Overview
BrandZ is a framework that extends the Solaris Zones infrastructure to create Branded Zones, which are zones that contain non-native operating environments. The term "non-native" is intentionally vague, as the infrastructure allows for the creation of a wide range of operating environments.
Each operating environment is provided by a brand that plugs into the BrandZ framework. A brand may be as simple as an environment with the standard Solaris utilities replaced by their GNU equivalents, or as complex as a complete Linux userspace.
BrandZ extends the Zones infrastructure in user space:
- A brand is an attribute of a zone, set at zone create time
- Each brand provides its own installation routine, which allows us to install an arbitrary collection of software in the branded zone.
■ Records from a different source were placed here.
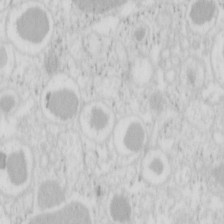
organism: Mouse
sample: Pancreas
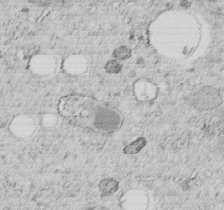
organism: C. elegans
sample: C. elegans embryo early stage
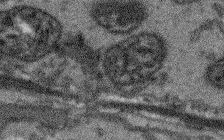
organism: Arabidopsis thaliana
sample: Root tip
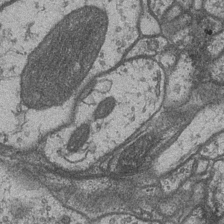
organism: Drosophila
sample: Optic medulla
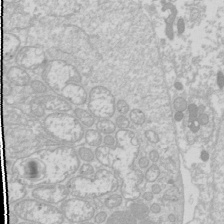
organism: Drosophila
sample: Cell division; meiosis; drosophila spermatocytes
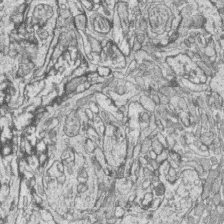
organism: Zebrafish
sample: synaptic ribbons in rod cells and cone cells
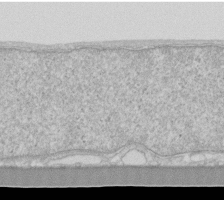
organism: Human
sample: Fibroblast cells
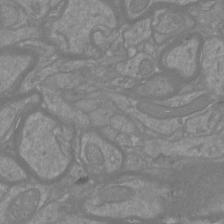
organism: Mouse
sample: Cortical neurons
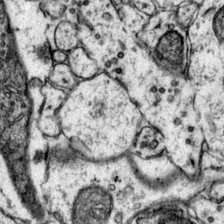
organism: Mouse
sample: Primary visual cortex
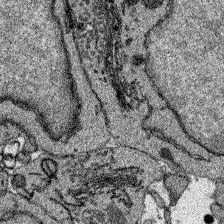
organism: Zebrafish
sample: Larval olfactory bulb
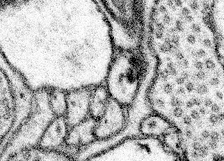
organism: Mouse
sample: Somatosensory cortex neuropil
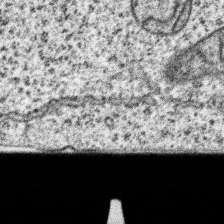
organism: Human
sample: HeLa cells
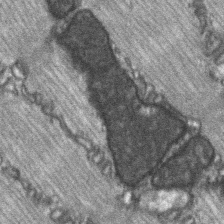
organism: C57BL Mouse
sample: Soleus
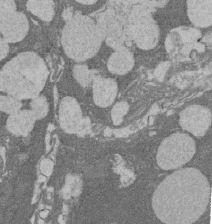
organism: Rat
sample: Salivary granule
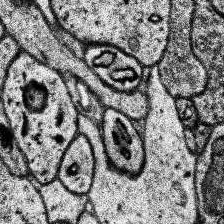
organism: Human
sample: Temporal Lobe
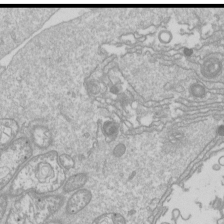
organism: Drosophila
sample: Cell division; meiosis; drosophila spermatocytes
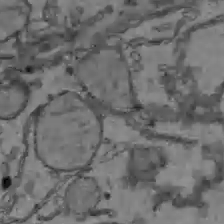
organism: C57BL Mouse
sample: Liver
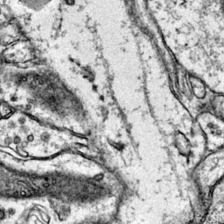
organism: Mouse
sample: Primary visual cortex
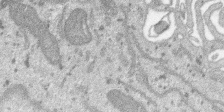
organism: Human
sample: Lung epithelial cells infected with SARS-CoV-2
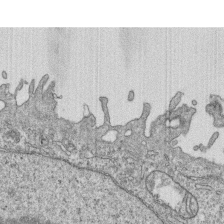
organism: Human
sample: HeLa cell HIV synapse
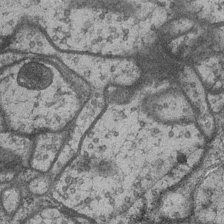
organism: Drosophila
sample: Optic medulla
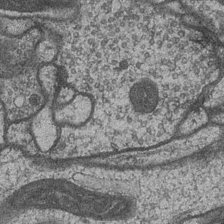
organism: Drosophila
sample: Optic medulla
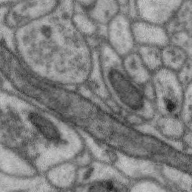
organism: Zebra finch
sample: Brain
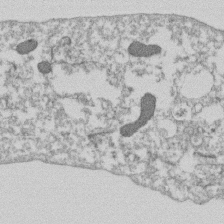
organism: Dictyostelium discoideum
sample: Dictyostelium multivesicular bodies
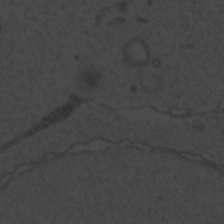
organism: Zebrafish
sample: Macrophage infected with Toxoplasma gondii
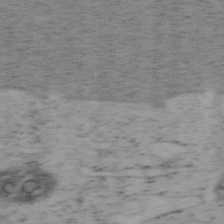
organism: Mouse
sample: OT-I killer T cells with ID8 ovarian cancer cells
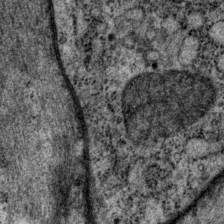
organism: P. pacificus
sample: Pharynx
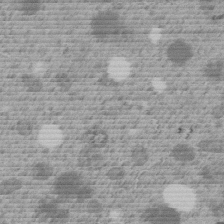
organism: C. elegans
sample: C. elegans embryo early stage
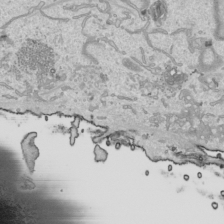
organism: Human
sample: Mitochondria in HCT116 cells

- Each brand may provide pre/post-boot scripts that allows us to do any final boot-time setup or configuration.
- The zoneadm and zonecfg tools can set and report a zone's brand type.
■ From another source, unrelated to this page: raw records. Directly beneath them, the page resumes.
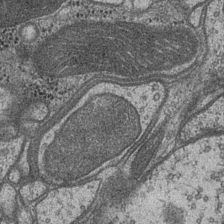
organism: Drosophila
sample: Optic medulla
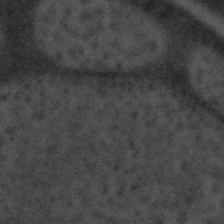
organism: Tuwongella immobilis
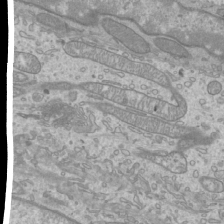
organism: Mouse
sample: Cilia; mouse epididymis
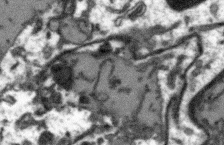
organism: Arabidopsis thaliana
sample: Root tip
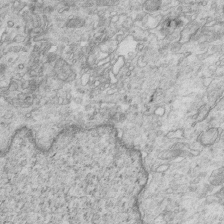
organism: Mouse
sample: Multiciliated cells
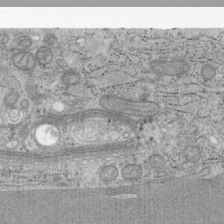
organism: Human
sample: HeLa cells
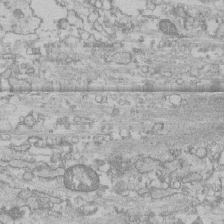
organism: Human
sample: CRL-1474
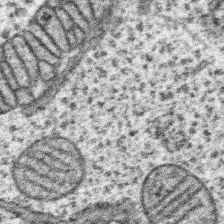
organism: Human
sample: HeLa cells
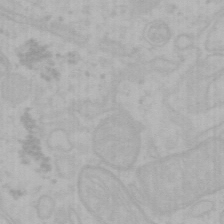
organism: Mouse
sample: Choroid plexus
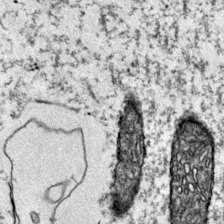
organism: Mouse
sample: Primary visual cortex
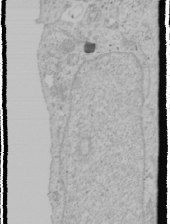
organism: Human
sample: Mitochondria in U2OS cells
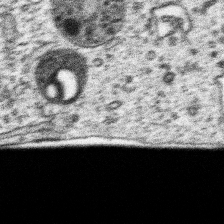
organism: Human
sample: HeLa cells
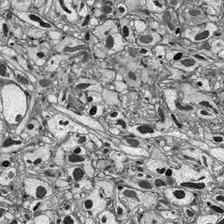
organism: Drosophila
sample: Optic lobe
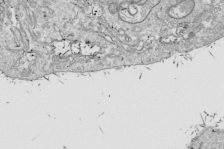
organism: Drosophila
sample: Cell division; meiosis; drosophila spermatocytes
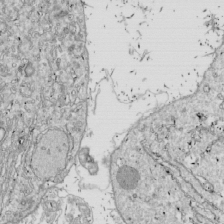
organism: Drosophila
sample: Cell division; meiosis; drosophila spermatocytes
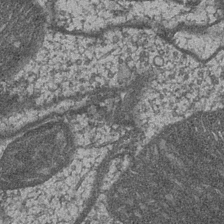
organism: Drosophila
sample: Optic medulla
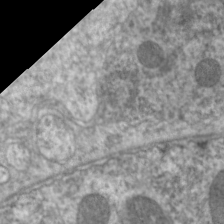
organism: C. elegans
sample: Pharynx
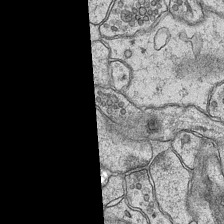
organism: Mouse
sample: CA1 Hippocampus
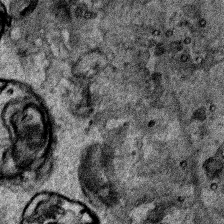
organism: Human
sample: Mitochondria in HCT116 cells
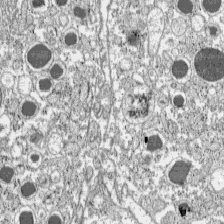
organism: C57BL Mouse
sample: Pancreatic islet
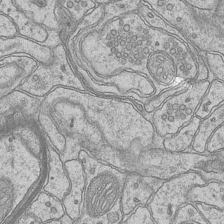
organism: Mouse
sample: CA1 Hippocampus
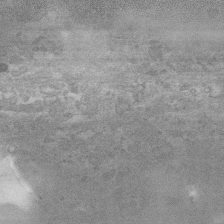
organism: Human
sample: Fibroblast cells
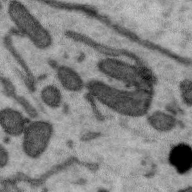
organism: Zebra finch
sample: Brain
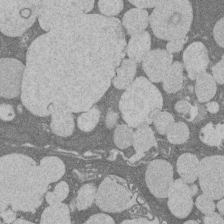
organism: Rat
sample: Salivary granule
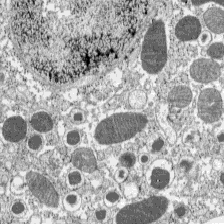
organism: C57BL Mouse
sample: Pancreatic islet
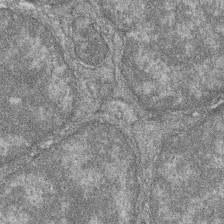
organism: Zebrafish
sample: Cilia; retinal pigment epithelium
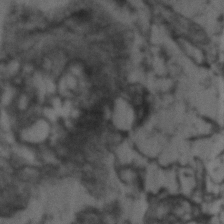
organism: Zebrafish
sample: Zebrafish embryo
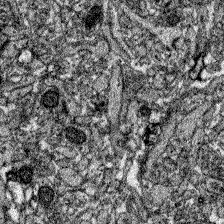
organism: Zebrafish
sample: Larval olfactory bulb
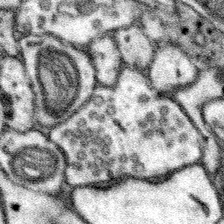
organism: Mouse
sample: Somatosensory cortex neuropil
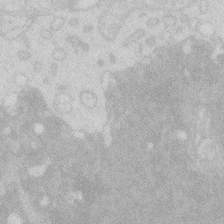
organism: Zebrafish
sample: Macrophage
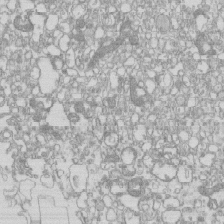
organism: Mouse
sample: Macrophages
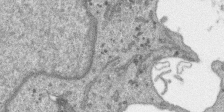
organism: Human
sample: Lung epithelial cells infected with SARS-CoV-2
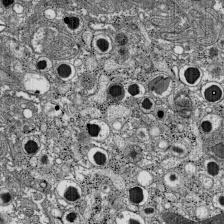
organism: C57BL Mouse
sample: Pancreatic islet
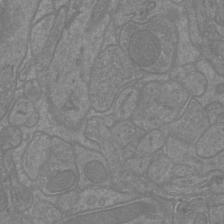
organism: Mouse
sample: Cortical neurons
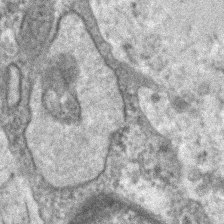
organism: Human
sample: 1205lu cells
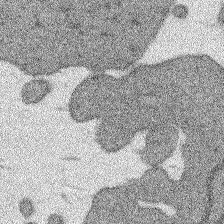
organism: Human
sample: HeLa cells
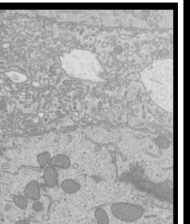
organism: Mouse
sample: Cilia; mouse epididymis
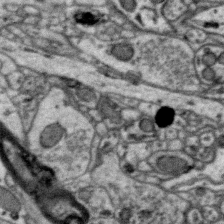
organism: Zebra finch
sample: Brain
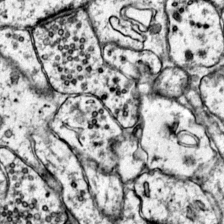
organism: Mouse
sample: Primary visual cortex
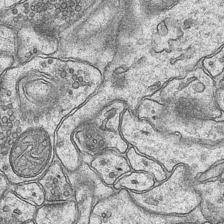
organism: Mouse
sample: CA1 Hippocampus
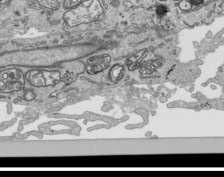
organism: Human
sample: Mitochondria in HCT116 cells
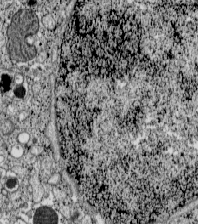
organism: C57BL Mouse
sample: Pancreatic islet
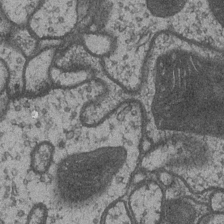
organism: Drosophila
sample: Optic medulla
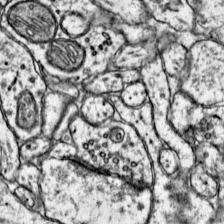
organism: Mouse
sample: Primary visual cortex
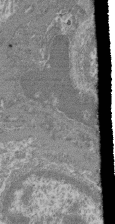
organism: Mouse
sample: Glomerulus
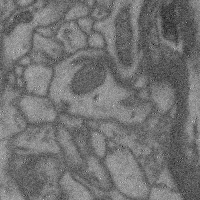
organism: Mouse
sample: Cerebral cortex
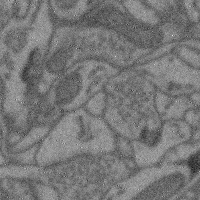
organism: Mouse
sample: Cerebral cortex
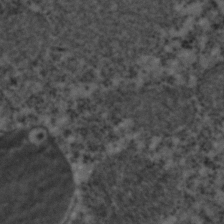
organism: C. elegans
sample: C. elegans embryo
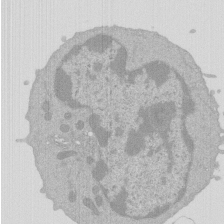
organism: Mouse
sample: Activated Pmel transgenic CD8+ T Cells
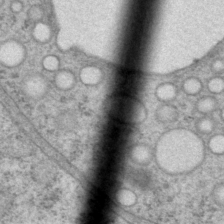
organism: P. pacificus
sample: Pharynx
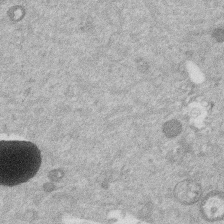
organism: Mouse
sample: Dividing mouse embryo 1 cell stage
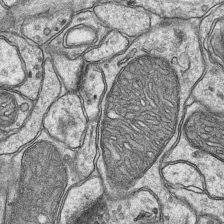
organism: Mouse
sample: CA1 Hippocampus
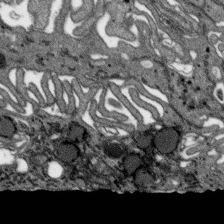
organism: Human
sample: Lung epithelial cells, uninfected (mock) control
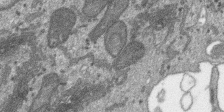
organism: Human
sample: Lung epithelial cells infected with SARS-CoV-2
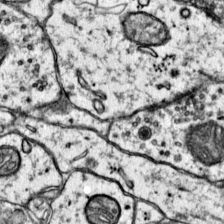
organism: Mouse
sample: Primary visual cortex
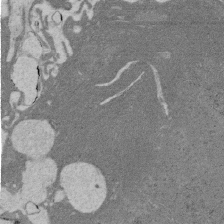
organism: Rat
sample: Salivary granule
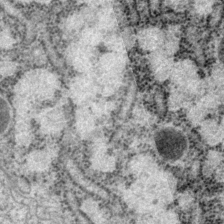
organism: P. pacificus
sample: Pharynx
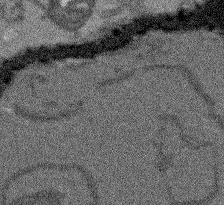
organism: Arabidopsis thaliana
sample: Root tip
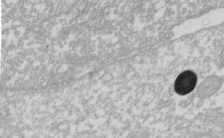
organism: Xenopus
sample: Cilia; centrioles in frog embryo cells
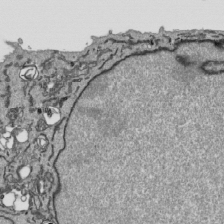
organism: Human
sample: Mitochondria in HCT116 cells
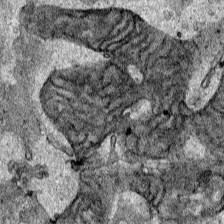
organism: Human
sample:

BrandZ provides a set of interposition points in the kernel:
- These points are found in the syscall path, process loading path, thread creation path, etc.
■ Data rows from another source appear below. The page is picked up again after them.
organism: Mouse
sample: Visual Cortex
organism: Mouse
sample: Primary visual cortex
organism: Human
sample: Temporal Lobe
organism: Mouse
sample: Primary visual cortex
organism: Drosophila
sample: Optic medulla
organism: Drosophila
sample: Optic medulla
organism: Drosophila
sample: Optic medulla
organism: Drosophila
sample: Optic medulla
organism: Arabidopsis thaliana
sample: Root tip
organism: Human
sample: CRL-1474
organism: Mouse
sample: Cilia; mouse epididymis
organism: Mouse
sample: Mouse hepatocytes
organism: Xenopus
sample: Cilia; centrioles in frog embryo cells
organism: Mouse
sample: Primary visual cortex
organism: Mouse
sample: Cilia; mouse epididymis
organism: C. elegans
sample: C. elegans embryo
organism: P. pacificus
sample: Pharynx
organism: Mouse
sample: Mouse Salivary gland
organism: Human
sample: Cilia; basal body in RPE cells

- At each of these points, a brand may choose to supplement or replace the standard Solaris behavior.
- These interposition points are only applied to processes in a branded zone
- Fundamentally different brands may require new interposition points
Linux Zones on Solaris
The lx brand enables Linux binary applications to run unmodified on Solaris, within zones running a complete Linux userspace. The combination of BrandZ and the lx brand will be productized as Solaris Containers for Linux Applications.
The lx brand is not a Linux distribution and does not contain any Linux software at all. The lx brand enables user-level Linux software to run on a machine with a Solaris kernel, and includes the tools necessary to install a CentOS or Red Hat Enterprise Linux distribution inside a zone on a Solaris system.
The lx brand will run on x86/x64 systems booted with either a 32-bit or 64-bit kernel. Regardless of the underlying kernel, only 32-bit Linux applications are able to run.
We do not support SPARC linux. This might be an interesting community project, but it's not on our roadmap.